In this case, each controller 10 comprises a single laser source 16, which operates in relaxed mode, ie without triggering using a Pockels cell or other similar means. Consisting of a laser source having an excited solid rod. This type of laser source
It is characterized by a relatively long pulse stream (about 150 μs) capable of outputting instantaneous power on the order of tens of optical kilowatts.

Because the laser source 16 has such a power level, the laser beam can be split continuously within each controller 10 and possibly outside of the controller.

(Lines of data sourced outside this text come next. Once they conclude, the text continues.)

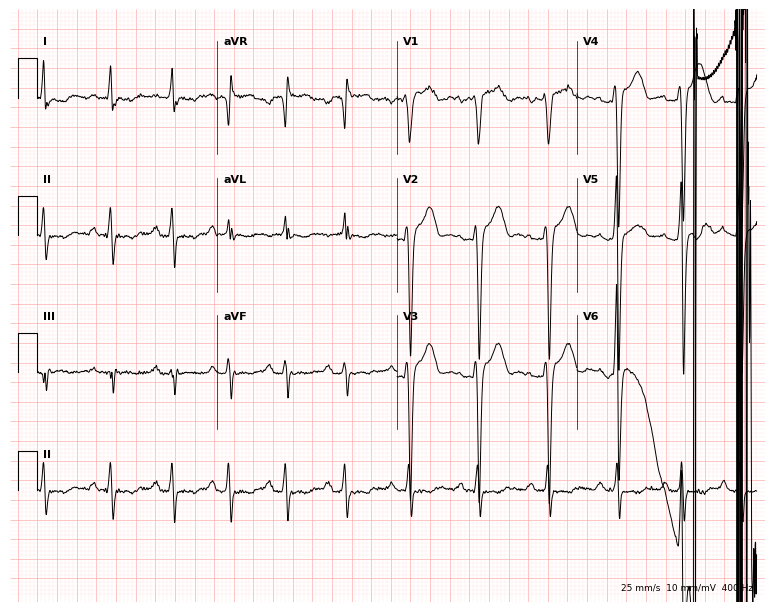
12-lead ECG (7.3-second recording at 400 Hz) from a male patient, 37 years old. Findings include left bundle branch block (LBBB).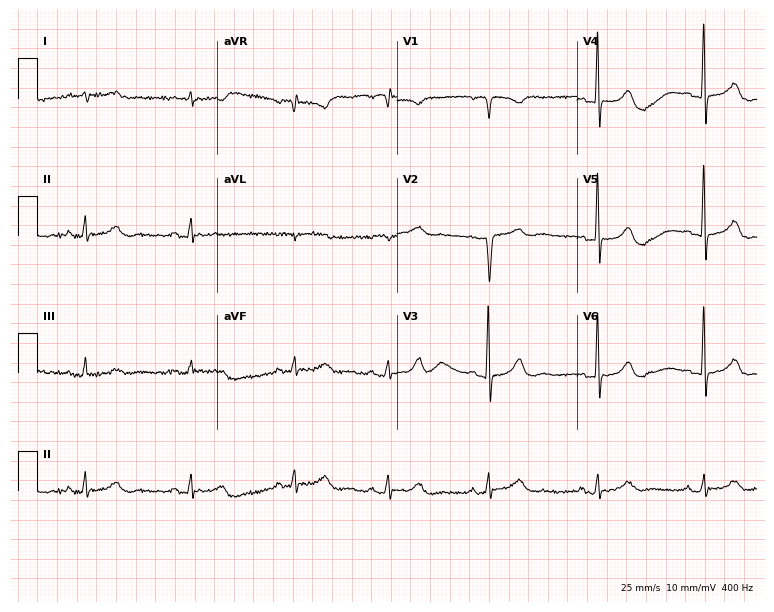
12-lead ECG from a woman, 73 years old (7.3-second recording at 400 Hz). No first-degree AV block, right bundle branch block, left bundle branch block, sinus bradycardia, atrial fibrillation or sinus tachycardia recorded for this tracing. Findings outside these six are not listed.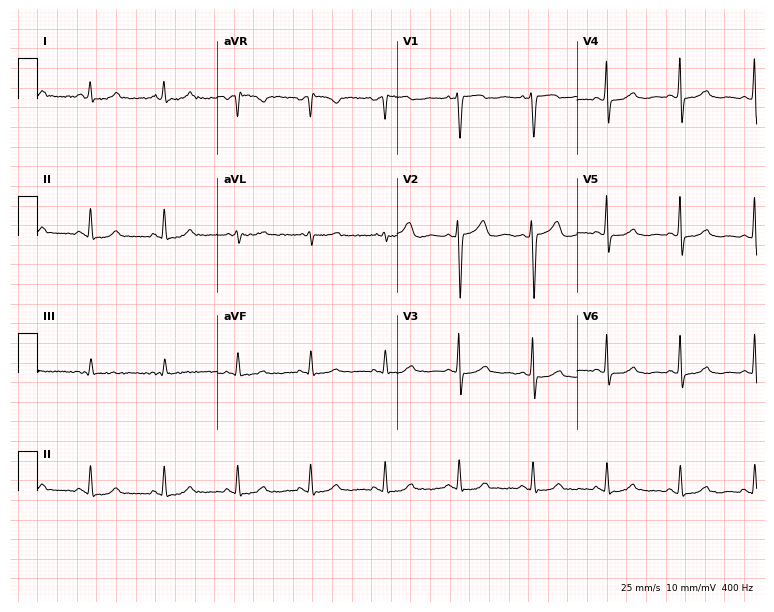
Electrocardiogram (7.3-second recording at 400 Hz), a 52-year-old woman. Of the six screened findings (first-degree AV block, right bundle branch block, left bundle branch block, sinus bradycardia, atrial fibrillation, sinus tachycardia), none is recorded. Other findings, if any, are not listed.

As shown more precisely in FIG. 2, in each control device 10 the laser beam is split by a first optical splitter / coupler 22. The first optical coupler 22 has a single input on the optical path of the laser source 16, which receives the laser beam emitted from the laser source. Further, the optical branching / coupling device 22 outputs an output 18 from the control device 10.
Has N outputs.

In practice, the number of outputs 18 of each control device 10 is, for example, 4 to 12. It should be noted that the number of outputs 18 from each group of controllers 10 may be the same or different in different groups without departing from the scope of the present invention.

As schematically shown only partially in FIG. 1, an optical fiber 14 directs each output 18 from the controller 10 to one or more pyrotechnic detonators 12 of the group, as the case may be. Used to connect.

Thus, at the top of FIG. 1, the optical input is directly connected via optical fiber 14 to one of the corresponding outputs 18 from the control unit 10, and no device is on this optical fiber path. The case of a pyrotechnic explosive 12 that is not arranged is shown.

On the other hand, the output of the control device 10 and the pyrotechnic
All other links shown between the two optical inputs are designed to connect several pyrotechnic charges 12 to the same output 18. Therefore, the second optical branching coupler 2
0 is the output 18 and the pyrotechnic explosive 1 connected to this output
2 are arranged.

More precisely, each second optical branching coupler 20
Corresponds to the control device 1 via the first optical fiber 14.
A single input connected to one of the outputs 18 from 0 and the pyrotechnic charge 12 via the respective optical fiber 14.
And several outputs connected to one of the two.

The second optical branching couplers 20 used in the blasting apparatus may be all the same or of different types. The number of outputs of the optical branching coupler 20 is, for example, 4 to 12.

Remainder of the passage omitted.